Report "Social Entreprises' Role in Furniture and Mattress Circularity"

Furniture and mattresses are logistically messy as bulky, heavy, hard to disassemble. That complexity has historically meant they end up landfilled or incinerated. The numbers are stark. Around 80% of furniture and mattresses end up in landfill or incineration. At the same time, 21% of the EU population is at risk of poverty or social exclusion, with 27.5 million people experiencing severe material and social deprivation. There's a troubling disconnect here.
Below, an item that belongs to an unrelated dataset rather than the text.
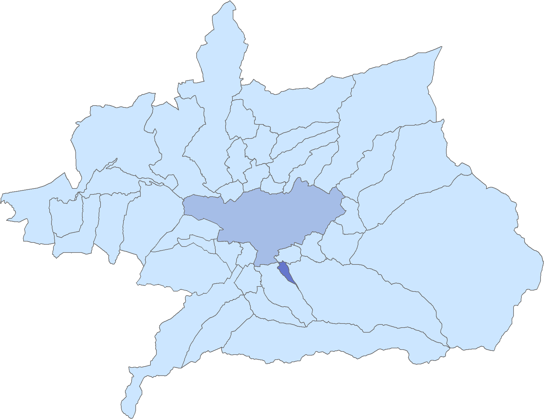 Situación del municipio de Cájar respecto a la comarca de la Vega de Granada, en España.

Social enterprises have shown that under there is another way. Used furniture and mattresses can become something more valuable: essential household goods for people who need them, recoverable materials, and pathways into employment for those who've faced barriers.
The challenge isn't whether it works. It's that many organizations are operating well below what they could achieve, not because of flawed models, but because of missing infrastructure, unstable funding, and capacity constraints.

This report brings together what we've learned from 14 case studies across Europe and data from nearly 1,400 locations in the RREUSE network. It documents what makes furniture circularity work in practice - from partnerships to digital tools - and also what is hard - from storage bottlenecks to the declining quality of donations.
The report is part of the Social Entreprises' Role in Furniture and Mattress Circularity project, funded by IKEA Social Entrepreneurship.